意識改革をするのは確かに時間がかかると思いますが、日本のように文化も教養も高い国で遅れているのが気になります。2020年には東京でオリンピックが開催されることに先だって、先日、選手を競技場にバス輸送する予行演習がされた、というニュースを見ました。開会式の当日だけでなく、オリンピックでの競技具の中には乗馬の馬も含まれますから移動には細々の注意が必要でしょう。選手と同じぐらい大事な馬などはストレスに大変弱いです。さて、パラリンピックはどうでしょう。選手の車いすのバスの乗降だけでなく、視覚や聴覚のことも考えているのでしょうか? パラリンピックのサポーターは人間だけでなく犬がサポーターの場合もありますから一緒に移動するはずです。米国では本人ができるだけ1人でできるように工夫をするのがよいとされていおり、インディペンデントのために犬の補助は欠かせません。人に頼むのでなくできるだけ自分でできるように工夫をする社会です。例えば、マンハッタンではバス停の時刻を掲示板だけでなく音声でも案内をします。あるアメリカ人の盲目の建築家が、視覚を失ってからは聴覚が鋭くなり、足音で誰が部屋の前を通っているかが分かると言っていました。彼の発案でビルの中は場所によって床の音が違い、目的地に向かうのに床の音で判断する画期的な事務所ができました。盲目の建築家は、音や光、匂いを取り込んだ新しいコンセプトの建築を発案しているのだそうです。彼は盲目になったからこそできる素晴らしい建築があると胸を張って言っています。

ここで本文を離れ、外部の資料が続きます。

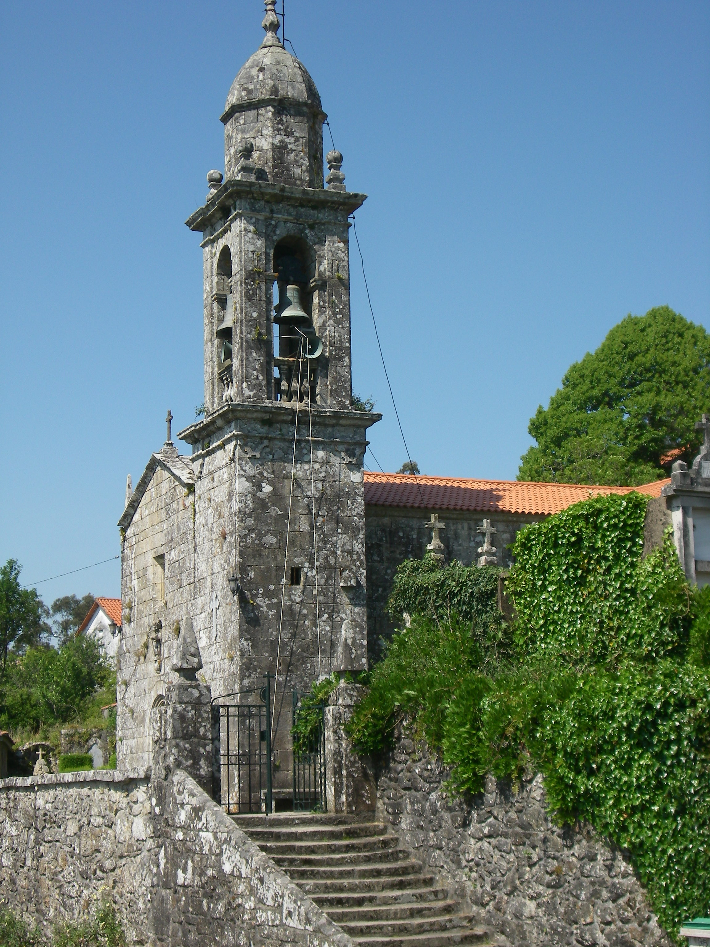 Igrexa de Fontenla (Moraña)

私の住んでいるビルは、昔、犬を飼うのは禁止でした。人の心を支えるセラピードッグが確立されてから、改正されました。規制はありますが、使役犬でなくても、一緒にバスや電車、飛行機にも一緒に乗れます。何か月か前にセラピー蛇(大蛇です)はさすがに航空会社から断られて、話題を呼びました。フランスやイギリスで犬が一緒にカフェにいたり食事をしたりするのを1990年代に見ました。パラリンピック開催中や終了後に国内を旅行する選手もいるでしょうし、レストランにも入るでしょう、車いす、補助犬など、どのような案内ができるのでしょうか? 興味があるところです。

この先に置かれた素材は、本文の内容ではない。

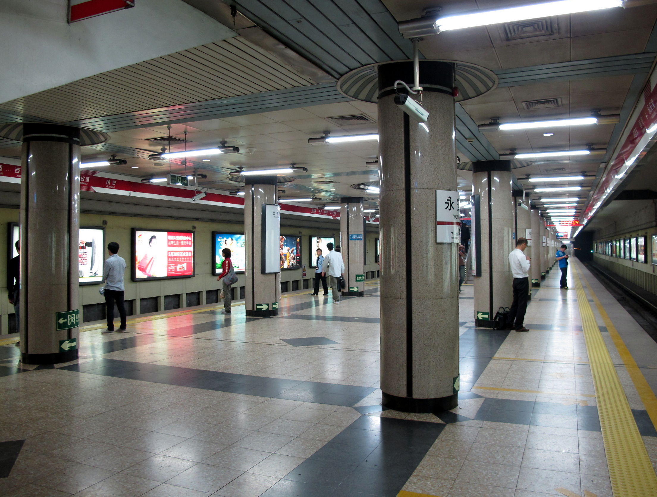 Beijing Subway Yong'anli Station 北京地鐵1號線永安里站

衛生面や安全面を考えてどこまで考慮できるかの問題だけでなく、個人生活を静かに見守る思いやり、それぞれが違う必要性に対応出来る公共施設が普通のことと思う日常になるよう、もう一度考えるのにオリンピックはよい機会になるかと思っています。そして、パラリンピック参加者やその家族、友人からどのような公共施設を母国で整えられているのか。また、何が必要なのかを参考にして、考えるよい機会になるだろうと思います。それを実現できるだけの東京都の大きさがあると思い、期待しています。

最後にあるNPOの代表がどのように眼の不自由な人に声を掛けたらよいかと問われて回答した言葉が印象に残りました。「“May I help you?”と視覚や身体に助けが必要と思われる人に声をかけるのではなく、「こんにちは」と声をかけてください。まず緊張がほぐれます。」よい言葉だとなと思いました。

私は次回から、「こんにちは」の後に「一緒に階段を降りましょうか? 私はエレベーターの場所を知っていますよ。」と言おうと思いました。